A major entertainment company speeded up query time from hours to minutes by a simple technique: replacing COUNT(DISTINCT x) with APPROX_DISTINCT(x).
Why Should I Care?
COUNT(DISTINCT x) and APPROX_DISTINCT(x) are both used to count the number of unique elements in a data, such as unique users or events. For instance, you might want to count how many distinct users accessed your online gaming site per day, but do not want to double-count the customers who accessed the game at separate times on the same day. Or you see that your e-commerce website had 10 million hits today, but you want to know how many distinct shoppers had been there. As you can see, you probably want to count unique users or events often – the aforementioned entertainment company uses COUNT(DISTINCT x) in its queries nearly 1,000 times a day. Any improvement in efficiency on such queries could save substantial time (and money).
What is the Difference Between APPROX_DISTINCT(x) and COUNT(DISTINCT x)?
APPROX_DISTINCT provides a close estimate of the value returned by COUNT(DISTINCT) in far less computing time. For COUNT(DISTINCT x), the amount of processing time required for counting grows proportionally to the number of unique elements (also known as cardinality) in your data. That becomes a problem when your data is very large! On the other hand, APPROX_DISTINCT(x) uses an algorithm called HyperLogLog to estimate cardinality in a fraction of the time needed for an exact count. For example, to count 100 million unique users, APPROX_DISTINCT(x) can estimate COUNT(DISTINCT x) within ±4% error rate at a quarter of the calculation time, according to BrainPad Inc.
Why Should I Use APPROX_DISTINCT(x)?
You can get much faster time to insight (and lower computing costs) by trading off a bit of precision, while still having high confidence about the accuracy of your estimate.
When Should I Use APPROX_DISTINCT(x)?
You should use APPROX_DISTINCT(x) when your data has more than 1 million elements and you are looking to grasp the accurate characteristic of the dataset rather than to obtain precise numbers. That means APPROX_DISTINCT(x) is useful for all uses where precision is not an absolute requirement. For example, APPROX_DISTINCT(x) would be useful for KPI reportings where you need to calculate a Quarter-over-Quarter or Year-over-Year growth in the number of your gaming app’s unique users. In fact, Google’s BigQuery always uses HyperLogLog for distinct counting except when users deliberately specify that they want the exact counting.
When Should I NOT Use APPROX_DISTINCT(x)?

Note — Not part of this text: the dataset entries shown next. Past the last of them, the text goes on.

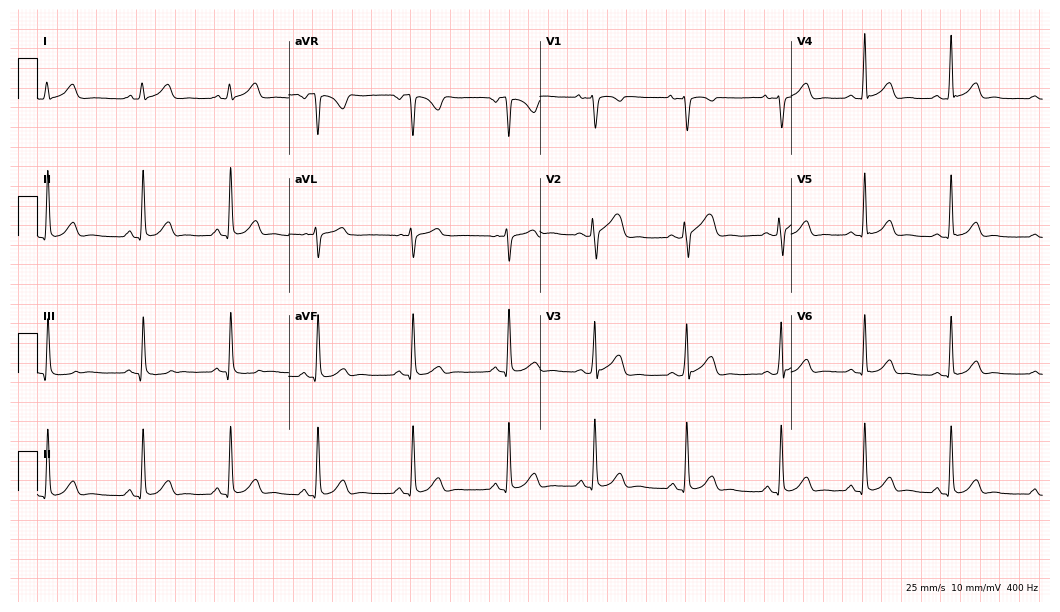
Resting 12-lead electrocardiogram. Patient: a 26-year-old woman. None of these six findings is recorded: first-degree AV block, right bundle branch block, left bundle branch block, sinus bradycardia, atrial fibrillation, sinus tachycardia.
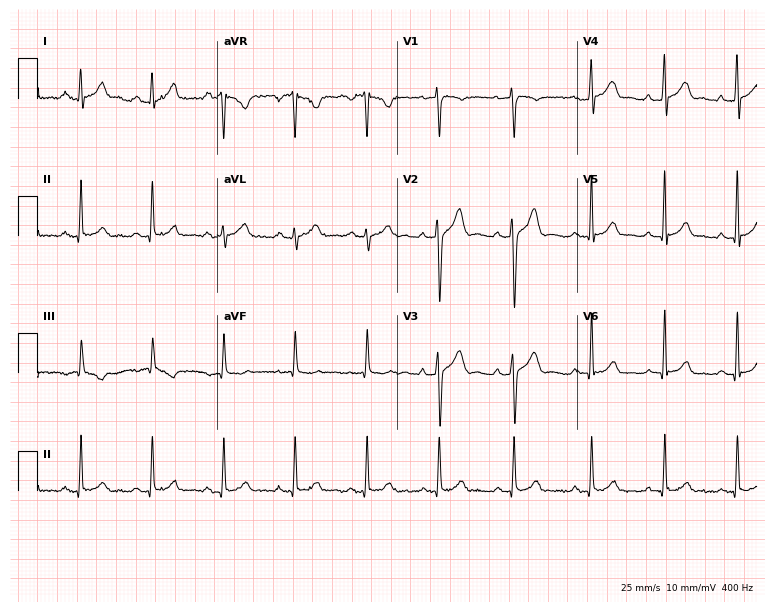
12-lead ECG from a man, 40 years old. Recorded interpretation: within normal limits.
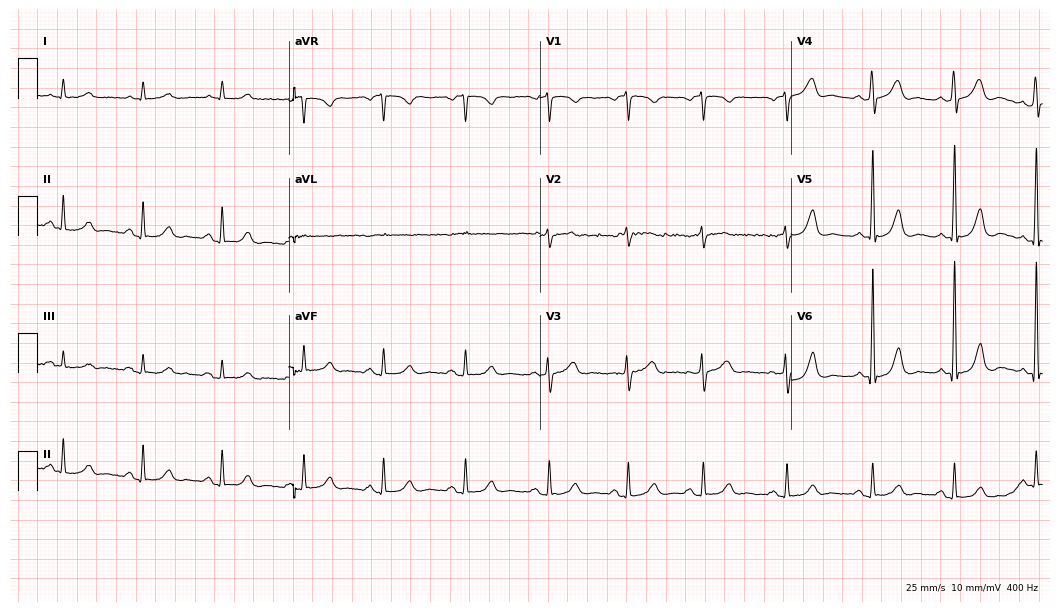
Electrocardiogram, a man, 73 years old. Overall reading on record: normal ECG.
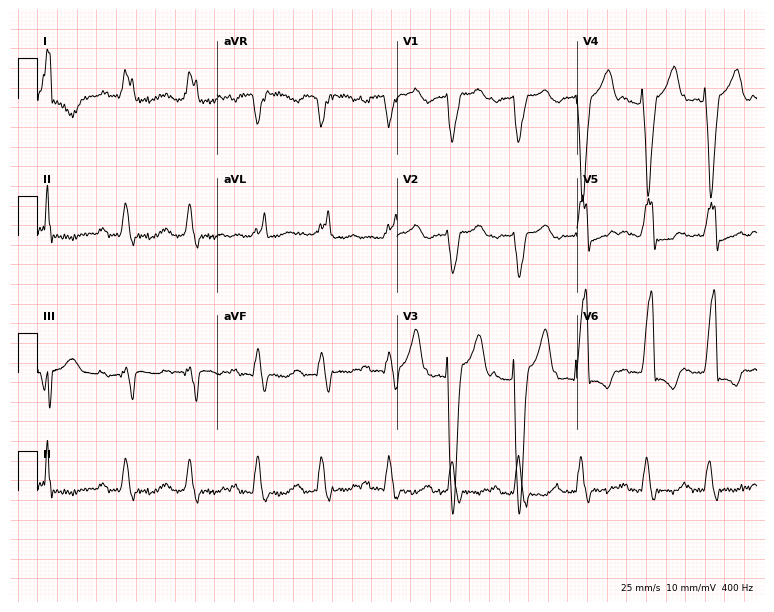
Electrocardiogram (7.3-second recording at 400 Hz), an 81-year-old female patient. Interpretation includes first-degree AV block, left bundle branch block (LBBB).
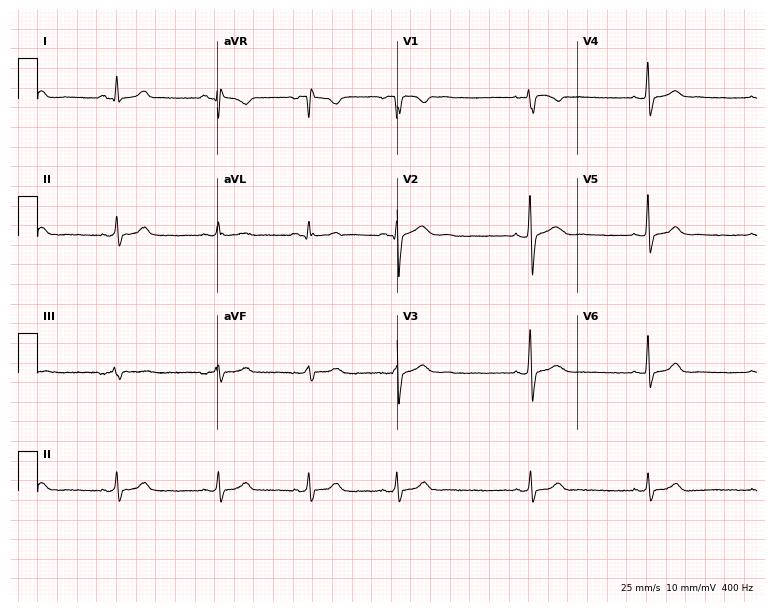
12-lead ECG from a female patient, 40 years old. Screened for six findings — first-degree AV block, right bundle branch block, left bundle branch block, sinus bradycardia, atrial fibrillation, sinus tachycardia — none is recorded.
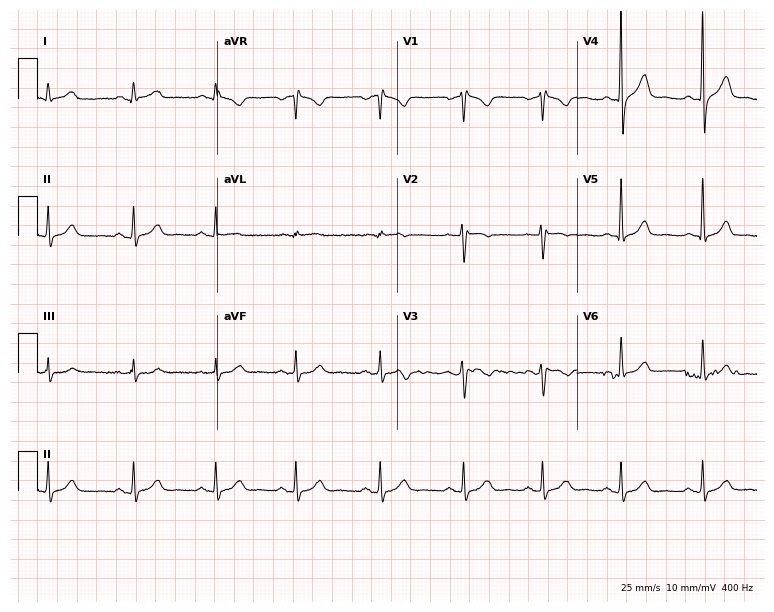
12-lead ECG (7.3-second recording at 400 Hz) from a male, 39 years old. Screened for six findings — first-degree AV block, right bundle branch block, left bundle branch block, sinus bradycardia, atrial fibrillation, sinus tachycardia — none is recorded.

APPROX_DISTINCT(x) has few benefits when querying data with less than 1 million elements because the processing time is about the same as COUNT(DISTINCT x). Also, APPROX_DISTINCT(x) is accurate but still an approximation, so it cannot be used when you need precise counting of distinct values. Such cases include financial reporting where exact numbers are expected, or calculating daily unique user growth where the changes in numbers you expect are usually within the 1-2% range that can be confounded with HyperLogLog’s margin of error.
Cool, am I Now Smarter than My Competitors?
Yes because currently, over 60% of Treasure Data users use COUNT(DISTINCT x), but less than 10% of users use APPROX_DISTINCT(x). Give it a try and be amazed that queries that used to take hours get processed in minutes.